William Graham Sumner

Its opponents declared that the new Union was simply taking the place which Great Britain had occupied; that its dominion was as intolerable as hers had been; that they had only changed masters by the War. … Therefore, to sum it up, the doctrines of the radical Whigs were now the doctrines of the radical Antifederalists. The latter claimed with truth that they were consistent, that they had all the same reason to oppose and dread the Union which they had had to oppose Great Britain, and that the Union had inherited and was perpetuating the position of Great Britain. It became a current expression of discontent with the federal system, of which you hear occasional echoes even now, that it was an imitation of the English system invented and fastened on the country by Alexander Hamilton – and this was rather a distortion of the true facts than an utter falsehood.

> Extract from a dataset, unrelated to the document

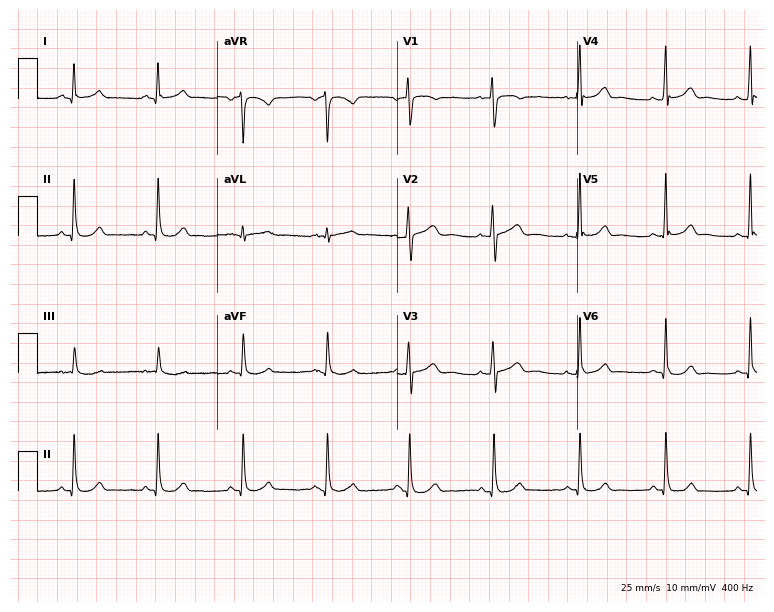
ECG — a 44-year-old female patient. Labelled as a normal ECG.

What, then, shall we infer from all these facts? Plainly this: that the Revolutionary doctrines were anarchistic, and inconsistent with peace and civil order; that they were riotous and extravagant; and that there could be no success and prosperity here until a constitutional civil government existed which could put down the lawless and turbulent spirit and discipline the people to liberty under law. This is the position which was taken by the Federal party; this is why New England, although it had been intensely Whig, became intensely Federal. The people knew the difference between war measures and peace measures and they realized the necessity of tightening again the bonds of social order. This is also why the Federal party was so unpopular; it was doing a most useful and essential work, but it is never popular to insist upon self-control, discipline, and healthful regulation. … (“Advancing Social and Political Organization in the United States,” 1896 or 1897.)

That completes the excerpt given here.